- The Washington Times - Thursday, February 1, 2007

The federal Pell Grant program, which provides college money to low-income families, would receive the largest boost in funding in more than 30 years under President Bush’s 2008 budget plan to be released Monday.

Mr. Bush is proposing to raise the maximum grant level awarded by $550 next year to $4,600, the biggest one-time boost since the program was created in the mid-1970s. His proposal would increase the grants to $5,400 over five years, the largest five-year increase ever.

“Higher education costs have made it more difficult for low- and middle-income families to afford college,” Education Secretary Margaret Spellings said yesterday. “States, institutions and the federal government must work together to increase need-based aid. The president’s call for a Pell Grant increase will achieve this goal.”

The proposal probably will meet with skepticism from some conservatives who say the government already is pouring an exorbitant amount of money into higher education.

But the government has been under pressure to help more because rising college costs are making it increasingly difficult for some to attend college. Unlike student loans, the grants do not have to be repaid.

Democrats and some Republicans have long called for such a sizable Pell Grant increase. Sen. Edward M. Kennedy praised Mr. Bush’s proposed increase but said it’s only happening because Democrats are now in charge of Capitol Hill.

“This welcome development shows how a Democratic Congress is changing the nation’s priorities,” said the Massachusetts Democrat, who leads the Senate’s education panel. “For the past five years of Republican control, Congress failed to hold the president accountable for his broken promise to increase Pell Grants.”

Mr.
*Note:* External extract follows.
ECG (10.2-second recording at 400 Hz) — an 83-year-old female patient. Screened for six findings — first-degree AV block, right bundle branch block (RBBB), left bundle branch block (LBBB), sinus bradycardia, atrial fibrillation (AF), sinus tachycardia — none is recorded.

Kennedy said he sent a letter to the administration in October, demanding a Pell Grant increase and complaining that it hadn’t been increased in five years. He also pointed out his own proposal to immediately boost the maximum Pell Grant level to $5,100.

The House earlier this week approved a massive spending bill left over from last year, that also includes a boost for the maximum Pell Grant award — by $260 to $4,310 — which Mr. Bush’s proposal exceeds.

Administration officials wouldn’t say how much their Pell proposal is estimated to cost for five years, indicating that information would be available Monday when the budget is released.

About 5.2 million students receive Pell Grants each year, but the amount of each grant varies by need.

One House Republican aide said Mr. Bush’s Pell proposal will probably be “embraced” by most Republicans, but that ultimately, Congress must find a way to curb the rising cost of college or no amount of financial aid will be enough.

Mrs. Spellings agrees and has been touting reforms recommended by her bipartisan Commission on the Future of Higher Education. She’ll convene a summit next month to discuss the topic and said yesterday that part of reform is demanding more transparency and accountability from colleges and universities.